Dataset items
━━━━━━

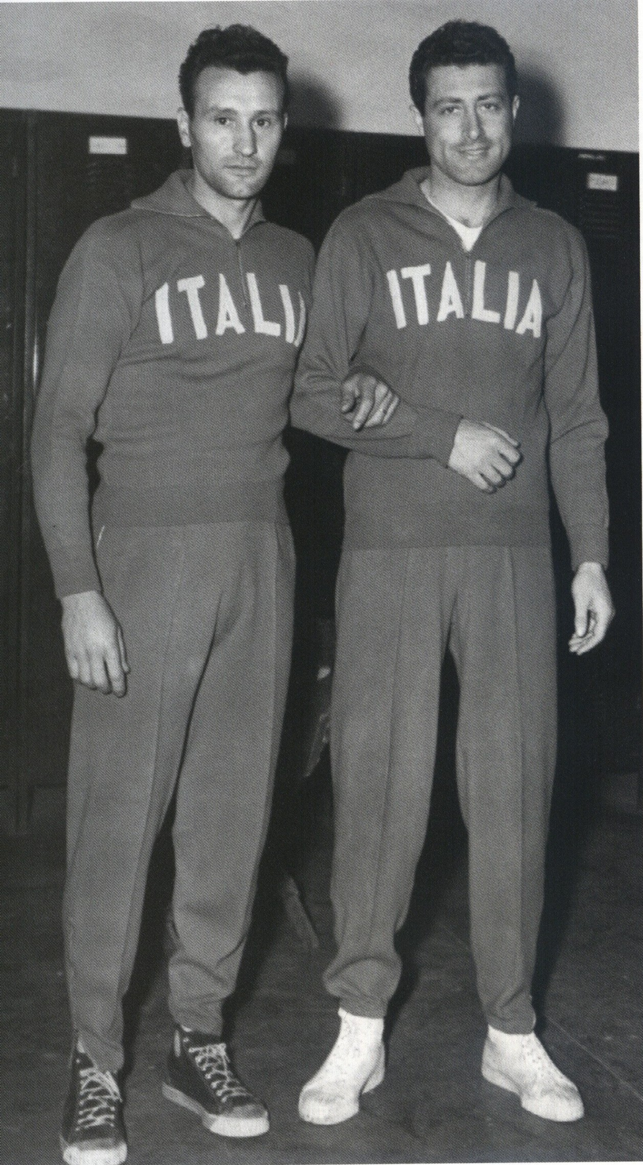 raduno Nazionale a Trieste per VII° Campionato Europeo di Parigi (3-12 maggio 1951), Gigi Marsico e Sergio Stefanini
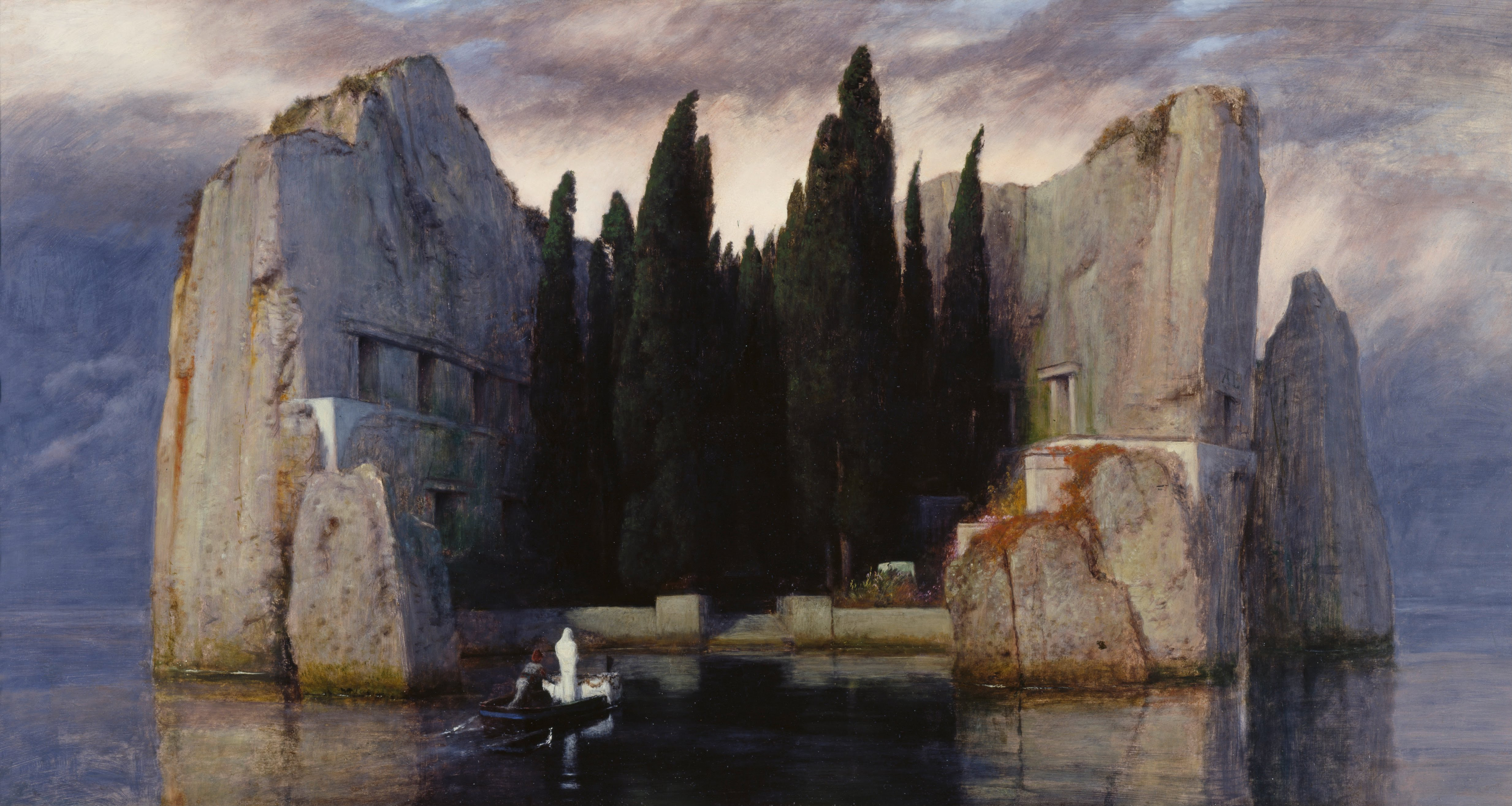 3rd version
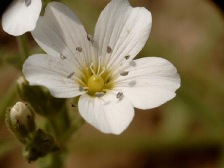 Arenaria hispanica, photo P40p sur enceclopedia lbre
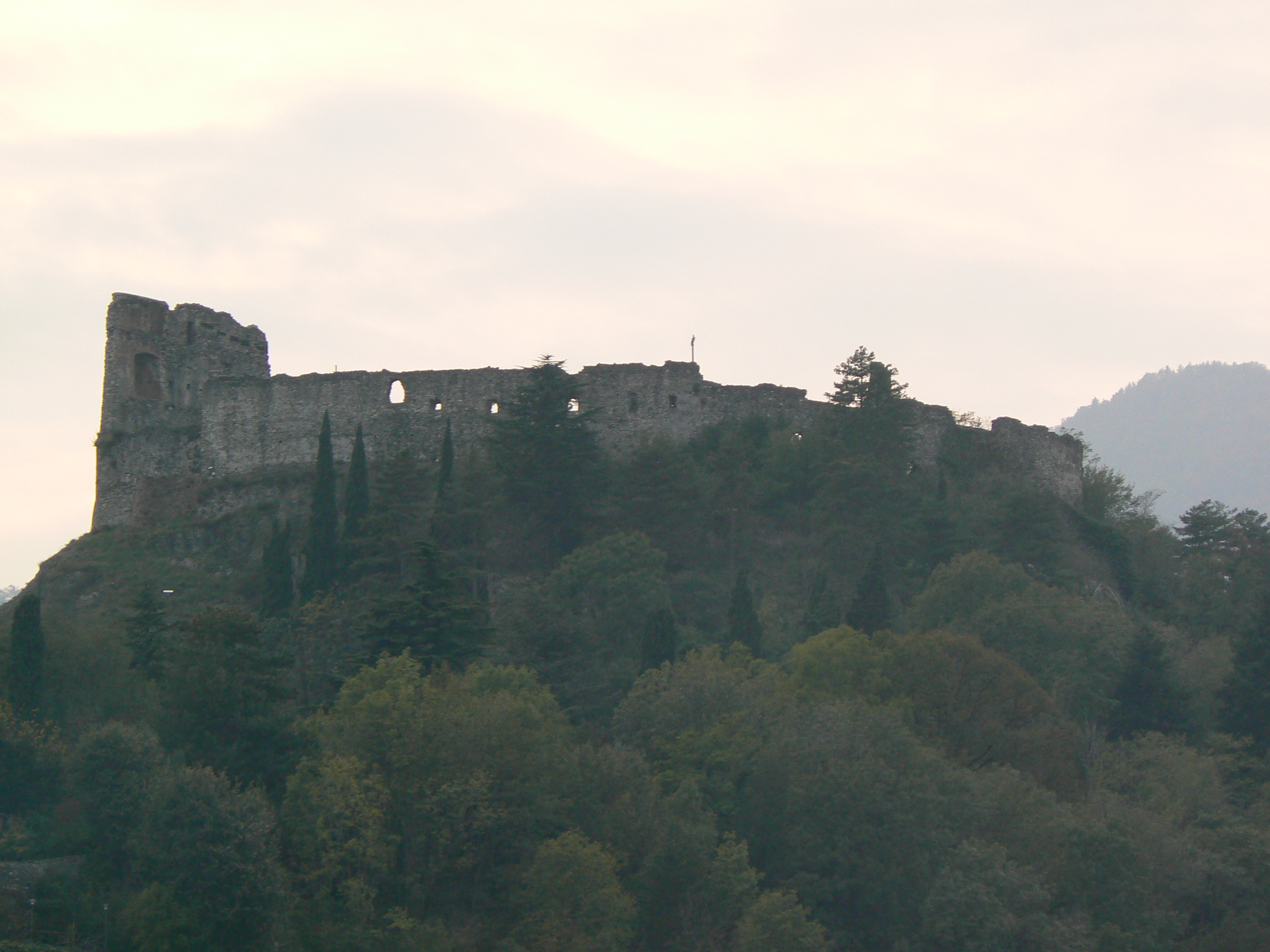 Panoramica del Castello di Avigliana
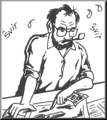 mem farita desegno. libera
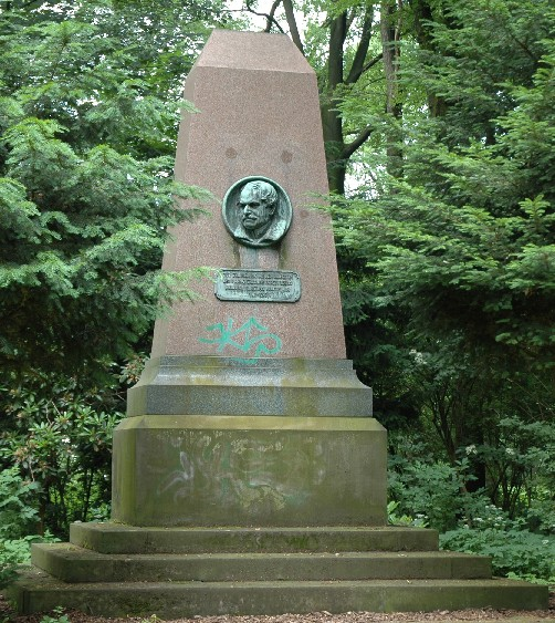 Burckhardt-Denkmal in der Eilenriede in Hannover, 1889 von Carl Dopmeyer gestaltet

━━━━━━

## Your goal
Without including any pictures, return every line of the records exactly.

## Exercise answer
 raduno Nazionale a Trieste per VII° Campionato Europeo di Parigi (3-12 maggio 1951), Gigi Marsico e Sergio Stefanini
 3rd version
 Arenaria hispanica, photo P40p sur enceclopedia lbre
 Panoramica del Castello di Avigliana
 mem farita desegno. libera
 Burckhardt-Denkmal in der Eilenriede in Hannover, 1889 von Carl Dopmeyer gestaltet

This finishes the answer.